Now, Learning Python Functional Programming is just a scroll down away! All you need to do is sit down and read everything carefully. Practice this and become a pro python developer in 2021.
Informative Fact: Python is now the third most popular programming language in the world, with a usage rate of 12.21% and in February 2020, more than 65,000 developers took Stackoverflow’s annual developer survey. Isn’t that amazing?
So, What is functional programming in Python?
A problem is decomposed into a series of functions in purely Functional programming.
Functions in python are called first-class citizens. Which means that their characteristics match. These first-class functions are handled as if it is a variable. When a first-class variable is passed to another function as a parameter, it can be stored in a data structure or can be returned from functions.
It is considered the opposite side of object-oriented programming language. Object-oriented languages work really well when you have a particularly fixed set of operations. Objects are small capsules that contain some internal state as well as a set of method calls that allow you to alter it, and programs are made up of the correct set of state changes.
The well-known functional programming language also has a Machine learning family including OCaml, Standard ML, etc. Python programs are written in the functional language style which doesn’t avoid all I/O or all assignments; instead of that, they have a functional-looking interface but use non-functional functionality internally.
Here, in Functional Programming in python, a good example you can take is: The implementation of a function will also use local variable assignments, but it will not change global variables or have any other side effects.
It may seem like Functional Languages can be tough to work with, But, why are you instance saying that learning the functional language would be easy?
Ikr! This is not as tough at all; All you have to do is follow every step in this article till the end.
Here, we are going to talk about how you can actually approach the functional programming paradigms in python. Firstly, you need to understand what Pure Functions are.
Let’s roll!!!
Pure Functions
It is just a function that does not have a side effect, and it returns the exact same thing every single time, you give it the same inputs. Thus, every time you call these functions with the same input, it always gives you the same output and it affects nothing else outside of it.
Now, this is a bit theoretical of what pure functions are. But, the easiest way to understand the pure function is to take some examples and to write some. Examples of pure functions are pow(), strlen(), sqrt(), etc.
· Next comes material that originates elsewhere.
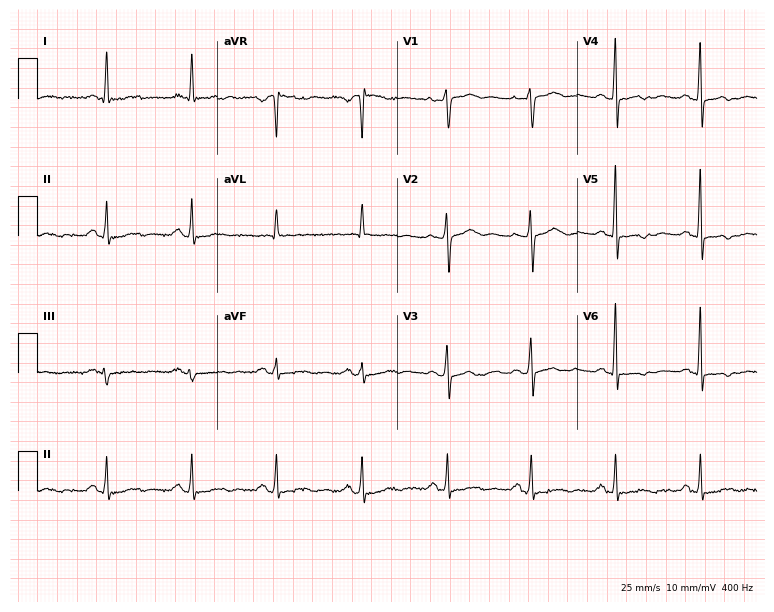
12-lead ECG from a 61-year-old woman (7.3-second recording at 400 Hz). No first-degree AV block, right bundle branch block, left bundle branch block, sinus bradycardia, atrial fibrillation or sinus tachycardia recorded for this tracing. Other findings, if any, are not listed.

There are many practical advantages of using functional programming paradigm, that includes the following:
Easy Debugging
Pure functions have very few factors affecting them which allows you to find the bugged section easily. Immutable data makes it easy to find the values set for the variable.
Modularity
Pure function is easier to reuse the same code in other contexts because functions do not depend on any external state or variable. This function will only complete a single operation at a time to confirm that the same function without importing external code.
Lazy Evaluation
In the functional programming paradigm; only evaluates computations when they are needed. This allows one to reuse results from previously saved runtime and computations.
Parallel Programming Paradigm
Since immutable variables minimize the amount of change within the program, the functional programming paradigm makes it easier to construct parallel programs. Each function just attempts to coordinate with user input, and the program’s state will largely remain the same!
Intensified Readability
Since each function’s action is immutable and separate from the program’s state, functional programs are simple to interpret. As a consequence, you can always guess what each function would do just by looking at its name!
Iterators
An iterator is a form of object that represents a stream of data and it will return each entity one by one. It must have a method called __next__(), which takes no arguments and it will always return the next element of the stream. If the stream does not contain any objects, __next__() should throw the StopIteration exception on the spot. It does not have to be finite; in fact, writing an iterator that generates an infinite stream of data is perfectly rational.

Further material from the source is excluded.